When Paul says, “The
spiritual person judges [or, more literally]
examines all things, but is himself to
be judged/examined by no one” he is probably
saying that someone with the Spirit is able to examine or discern things whether he be inside or outside the kingdom
of God but those outside the kingdom are not able to accurately discern what is going on in him. Holy Spirit-indwelt
believer is not limited to discerning or examining only those things that are sacred.
We are able to discern “all things” whether
they are of the darkness or light because the A Holy Spirit gives us the mind of Christ to judge both. What’s
more, we are able to discern the natural, unsaved person because before our conversion we were one of them and
even as redeemed, regenerated people, we still have a fallen, sinful component Paul regularly calls “the flesh”
as part of our spiritual makeup.
The natural person, by contrast cannot discern
the things of the Spirit because he doesn’t HAVE the Spirit and therefore cannot discern the things of the Spirit.
In his sinful pride, the natural/unsaved person assumes that what he doesn’t understand must be foolishness.
The main point is that for Paul you
are either in the kingdom or out of it—you are either natural or spiritual. The
next verses must be seen against this “dual classification” backdrop of verses 14-16 if we are to rightly understand
what comes next and understand Paul’s very powerful point.
The next truth comes from 3:1-4 and is simply
this: It is possible to be genuinely born again and live for
a season more like the world in certain areas than like Christ. There
are two points to prove in order to establish this as Paul’s meaning here.
First, that Paul
assumes he is writing to genuine believers
and second, that their
behavior was worldly. We know Paul assumes
he is writing to believers from several lines of evidence.
One is from 2:12 we already quoted where he
says, “Now we have received not the spirit
of the world, but the Spirit who is from God, that we might understand the things freely given by God.” Paul
assumes the Corinthians have the Holy Spirit because there is no reason from the text to think that Paul is not
including the Corinthians in his use of the pronoun “we.”
Second, in 3:1 he refers to them, as he does
about 30 other times in this letter, as “brothers.”
Obviously, within that designation he includes
“sisters” too and we know from every other usage of this word in this letter that he equates “brothers” with believers.
Finally,
at the end of 3:1 Paul says that he was forced, due to their spiritual immaturity to address them as “infants in Christ.” For
Paul to refer to the Corinthians as being in
Christ means he is assuming they are saved
and he says that though he could not address them as “spiritual
people” as he should have been able to,
he does refer to them as being “in Christ” albeit in an infantile stage of their development. You
can imagine how these proud Corinthians who considered themselves to be very spiritual felt when Paul told them
he could not even address them as “spiritual
people” and in fact that he was forced
to address them as spiritual babes.
We must not miss Paul’s biting irony here.
Second,
Paul accuses these Corinthian brethren of acting more like the world than believers.

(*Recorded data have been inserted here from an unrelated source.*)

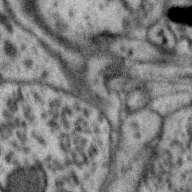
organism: Zebra finch
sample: Brain
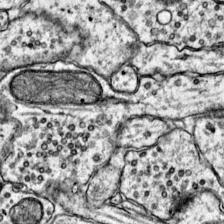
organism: Mouse
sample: Primary visual cortex
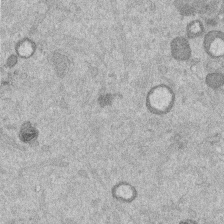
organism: Mouse
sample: Dividing mouse embryo 1 cell stage
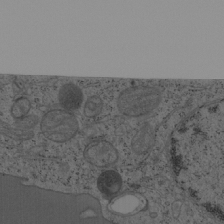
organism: Human
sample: HeLa cells
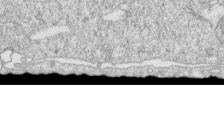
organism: Human
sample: HeLa cell HIV synapse
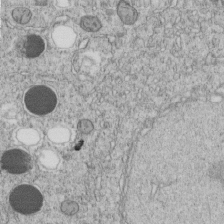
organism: C. elegans
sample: C. elegans embryo early stage
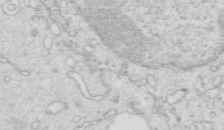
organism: Mouse
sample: Multiciliated cells
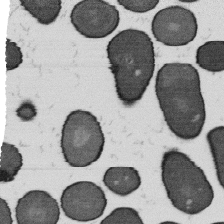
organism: B. subtilis
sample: Bacterial spore
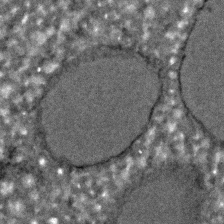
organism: C. elegans
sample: C. elegans embryo
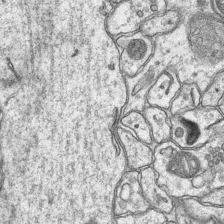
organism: Mouse
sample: CA1 Hippocampus
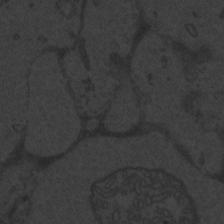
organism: Zebrafish
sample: Macrophage infected with Toxoplasma gondii
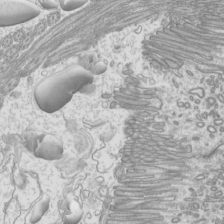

He repeatedly makes this point in the first
four verses of chapter three. Please notice this.
“But I, brothers, could not address you
as spiritual people, but as people of the
flesh, as infants in Christ.
2I fed you with milk, not solid food, for
you were not ready for it. And even now you are not yet ready, 3for you are still
of the flesh.
For while there is jealousy and strife among you, are you not of
the flesh and behaving only in a human way?
4For when one says, "I follow Paul," and another,
"I follow Apollos," are you not being merely
human? Even though Paul calls these people brothers and sees them
as having the Holy Spirit, here we see these are people who in at least one way act just like the world. Three
times he says they are “of the flesh.”
This is NOT the same Greek word he uses to
describe the “natural man” earlier in 2:14-16.
That word was “psuchikos” or soulish man.
This term is “sarkikoi”—fleshly or carnal people.
Paul makes a distinction between the unsaved
and the fleshly or carnal people whom he assumes have the Holy Spirit.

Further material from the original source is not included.